#### What this task involves
In your copy, include every line of the listing below exactly but none of the pictures.
[Information provided]
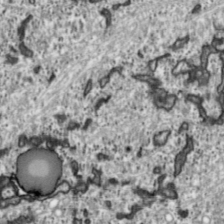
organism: Toxoplasma gondii
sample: Parasites in a vacuole inside a host cell
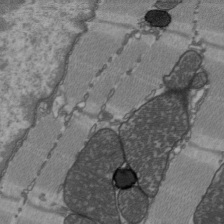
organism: C57BL Mouse
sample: Heart
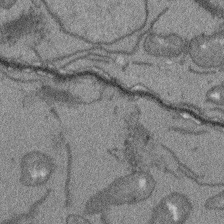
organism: Arabidopsis thaliana
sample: Root tip
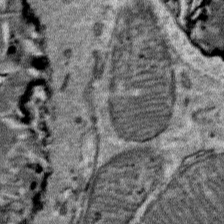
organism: Mouse
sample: Mouse Salivary gland
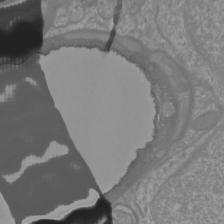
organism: Mouse
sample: Cortical neurons
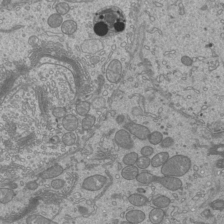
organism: Mouse
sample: Cilia; mouse epididymis
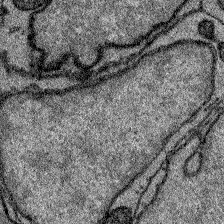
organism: Zebrafish
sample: Larval olfactory bulb
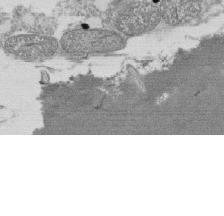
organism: Tetrahymena
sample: Cilia in tetrahymena
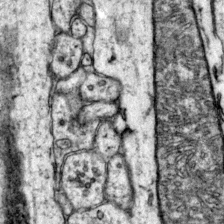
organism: Mouse
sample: Primary visual cortex
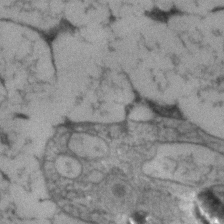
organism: Human
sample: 1205lu cells
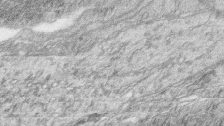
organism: Zebrafish
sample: synaptic ribbons in rod cells and cone cells
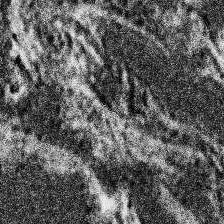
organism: Human
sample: Temporal Lobe
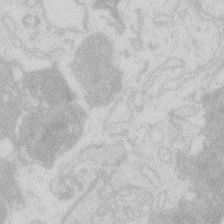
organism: Zebrafish
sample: Macrophage
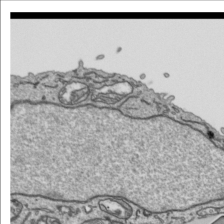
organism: Human
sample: Mitochondria in HCT116 cells
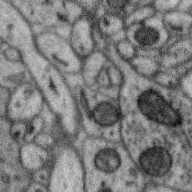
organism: Zebra finch
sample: Brain
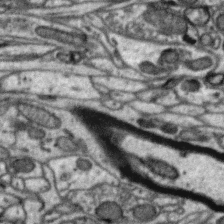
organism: Zebra finch
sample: Brain
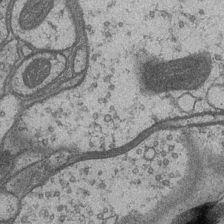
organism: Drosophila
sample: Optic medulla
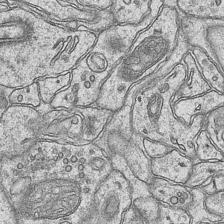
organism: Mouse
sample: CA1 Hippocampus
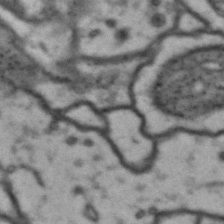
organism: Drosophila
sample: Brain
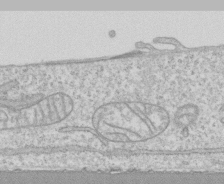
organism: Human
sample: CRL-1474
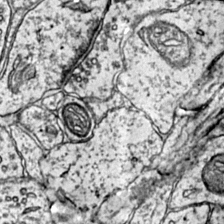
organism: Mouse
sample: Primary visual cortex
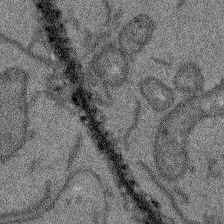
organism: Arabidopsis thaliana
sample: Root tip
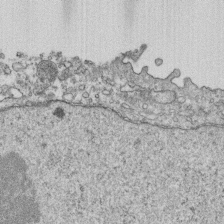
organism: Human
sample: HeLa cell HIV synapse
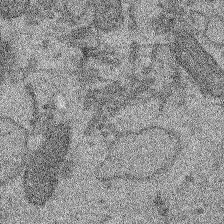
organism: Human
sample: HeLa cells
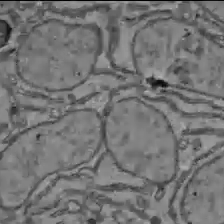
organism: C57BL Mouse
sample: Liver
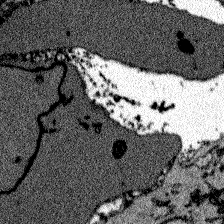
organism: Zebrafish
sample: Larval olfactory bulb
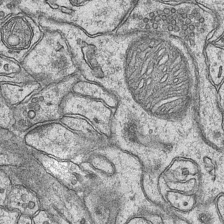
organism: Mouse
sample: CA1 Hippocampus
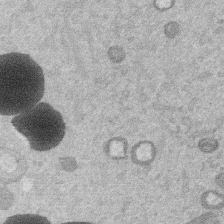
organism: Mouse
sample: Dividing mouse embryo 1 cell stage
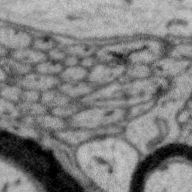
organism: Zebra finch
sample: Brain
[/Information provided]
#### Written response
organism: Toxoplasma gondii
sample: Parasites in a vacuole inside a host cell
organism: C57BL Mouse
sample: Heart
organism: Arabidopsis thaliana
sample: Root tip
organism: Mouse
sample: Mouse Salivary gland
organism: Mouse
sample: Cortical neurons
organism: Mouse
sample: Cilia; mouse epididymis
organism: Zebrafish
sample: Larval olfactory bulb
organism: Tetrahymena
sample: Cilia in tetrahymena
organism: Mouse
sample: Primary visual cortex
organism: Human
sample: 1205lu cells
organism: Zebrafish
sample: synaptic ribbons in rod cells and cone cells
organism: Human
sample: Temporal Lobe
organism: Zebrafish
sample: Macrophage
organism: Human
sample: Mitochondria in HCT116 cells
organism: Zebra finch
sample: Brain
organism: Zebra finch
sample: Brain
organism: Drosophila
sample: Optic medulla
organism: Mouse
sample: CA1 Hippocampus
organism: Drosophila
sample: Brain
organism: Human
sample: CRL-1474
organism: Mouse
sample: Primary visual cortex
organism: Arabidopsis thaliana
sample: Root tip
organism: Human
sample: HeLa cell HIV synapse
organism: Human
sample: HeLa cells
organism: C57BL Mouse
sample: Liver
organism: Zebrafish
sample: Larval olfactory bulb
organism: Mouse
sample: CA1 Hippocampus
organism: Mouse
sample: Dividing mouse embryo 1 cell stage
organism: Zebra finch
sample: Brain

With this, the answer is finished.